L’interdiction par un tribunal de Hong Kong d’un chant de ralliement qui avait été adopté il y a quelques années par des centaines de milliers de manifestants prodémocratie s’inscrit dans une longue série de mesures répressives introduites sous pression des autorités locales.

« Ça montre encore une fois à quel point les dirigeants de Hong Kong sont paranoïaques », relève en entrevue Benedict Rogers, qui chapeaute Hong Kong Watch, une organisation britannique surveillant l’évolution des droits de la personne dans l’ancienne colonie.

L’introduction en 2020, à l’initiative de Pékin, d’une loi sur la sécurité nationale qui prévoit de lourdes peines d’emprisonnement pour tout acte de « sédition » ou de « collusion avec l’étranger » a permis d’étouffer toute contestation, souligne le militant, qui craint de voir l’accès à l’internet compromis à son tour.

« Les autorités ont toujours refusé d’appliquer à Hong Kong la censure en ligne appliquée en Chine continentale pour permettre à la ville de conserver son vernis international, mais je crains que les choses changent là aussi », a relevé M. Rogers.

Le tribunal ayant approuvé l’interdiction du chant Gloire à Hong Kong a indiqué qu’une injonction était nécessaire, notamment pour convaincre les plateformes en ligne étrangères comme Google de retirer toute référence à l’œuvre.

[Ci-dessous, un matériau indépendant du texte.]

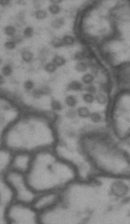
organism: Drosophila
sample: Brain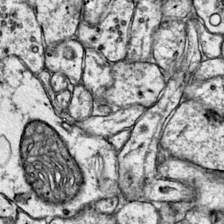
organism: Mouse
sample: Primary visual cortex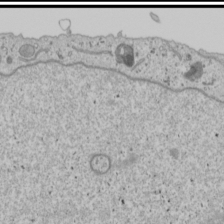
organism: Human
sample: Mitochondria in U2OS cells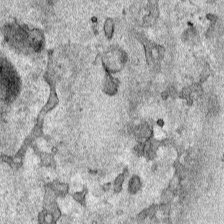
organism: Human
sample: Mitochondria in HCT116 cells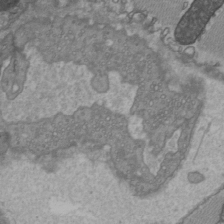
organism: C57BL Mouse
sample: Heart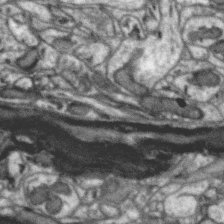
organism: Zebra finch
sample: Brain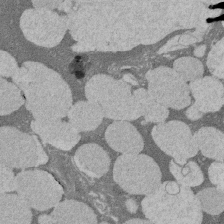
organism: Rat
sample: Salivary granule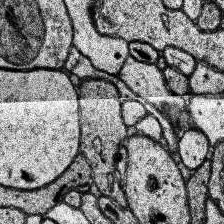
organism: Human
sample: Temporal Lobe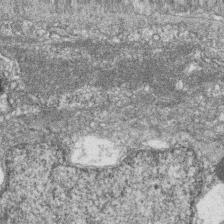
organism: Zebrafish
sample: Cilia; retinal pigment epithelium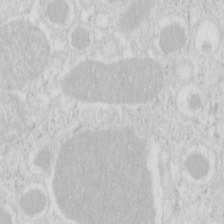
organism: Mouse
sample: Pancreas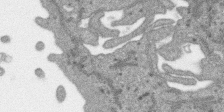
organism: Human
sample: Lung epithelial cells infected with SARS-CoV-2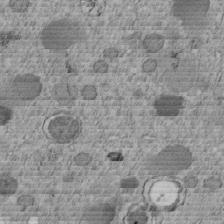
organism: C. elegans
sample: C. elegans embryo early stage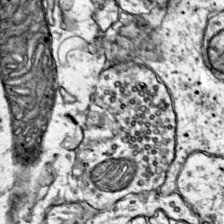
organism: Mouse
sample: Primary visual cortex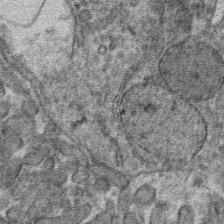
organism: Mouse
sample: Mouse hepatocytes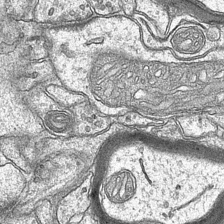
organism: Mouse
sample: CA1 Hippocampus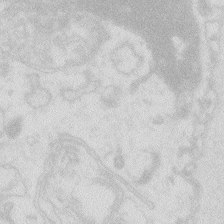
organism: Zebrafish
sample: Macrophage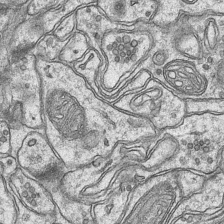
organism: Mouse
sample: CA1 Hippocampus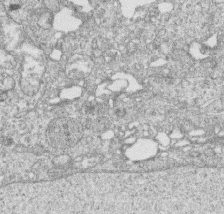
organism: Human
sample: HeLa cell HIV synapse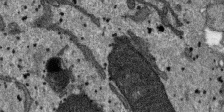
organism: Human
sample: Lung epithelial cells, uninfected (mock) control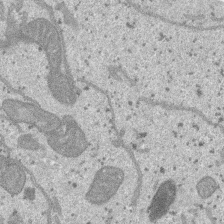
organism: Human
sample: Lung epithelial cells infected with SARS-CoV-2

« J’espère qu’elles ne vont pas s’y conformer », a indiqué M. Rogers.

Jeffrey Wasserstrom, professeur d’histoire de l’Université de Californie à Irvine qui suit de près les développements à Hong Kong, relève que l’interdiction de la chanson s’inscrit dans « un long processus d’étranglement des libertés individuelles » dans l’ancienne colonie.

Il craint, à l’instar de M. Rogers, que la volonté affichée du tribunal d’influencer le contenu accessible en ligne pour les Hongkongais « envoie le signal » que l’internet sera lui aussi largement censuré dans un avenir rapproché comme il l’est ailleurs en Chine.

Une « arme » contre Pékin

La chanson ciblée par les tribunaux a été écrite par un militant prodémocratie en 2019 alors que l’ancienne colonie était secouée par une vague de protestations de grande envergure.

L’annonce d’un projet d’extradition devant permettre le renvoi en Chine continentale de présumés criminels avait mis le feu aux poudres. Les revendications s’étaient ensuite élargies au maintien des libertés fondamentales que Pékin s’était engagé à respecter pour la période de 50 ans suivant la rétrocession de la colonie en 1997.

Le chant Gloire à Hong Kong a été entonné publiquement à l’époque à de nombreuses occasions, devenant pratiquement inséparable du mouvement.

Il comprend des passages soulignant la nécessité pour la population de se rebeller et de prendre les armes pour assurer le maintien de la démocratie.

Le juge chinois responsable de l’injonction a précisé que l’auteur du chant – un militant connu simplement par son prénom – avait voulu en faire une « arme » contre Pékin et était parvenu à ses fins.

L’œuvre est « puissante pour susciter des émotions parmi certaines fractions de la société » et a eu pour effet de « justifier et même de romancer les protestations », a souligné le magistrat selon un compte rendu de l’Agence France-Presse.

Il a précisé que son utilisation, mis à part pour des activités académiques ou journalistiques, représentait un risque pour la sécurité nationale et ne pouvait être tolérée.

Une interdiction « dangereuse »

Un juge de première instance avait opiné en sens contraire en juillet en arguant que l’injonction risquait d’avoir une efficacité limitée et soulèverait de graves questions de liberté d’expression.

La décision en appel montre que les « tribunaux hongkongais ont perdu toute forme d’indépendance », juge Benedict Rogers, qui dénonce depuis des années la pression exercée par Pékin sur l’ancienne colonie.

Le gouvernement chinois a salué de son côté le jugement en arguant qu’il était bel et bien « nécessaire » pour assurer un calme durable à Hong Kong.

L’adoption de la loi sur la sécurité nationale avait permis d’étouffer rapidement les manifestations et mené à l’arrestation de nombreux militants.

Plusieurs chefs de file du mouvement s’étaient exilés à l’étranger par crainte de représailles des autorités, qui se sont attaquées dans les dernières années à de nombreux journalistes et médias tout en censurant une longue liste d’ouvrages.

La directrice d’Amnistie internationale pour la Chine, Sarah Brooks, a indiqué mercredi que la décision du tribunal représentait une interdiction « ridicule » et « dangereuse » et une nouvelle illustration de la volonté de Pékin de bafouer ses engagements en matière de droits de la personne.

« Chanter une chanson ne devrait jamais être un crime », a-t-elle souligné.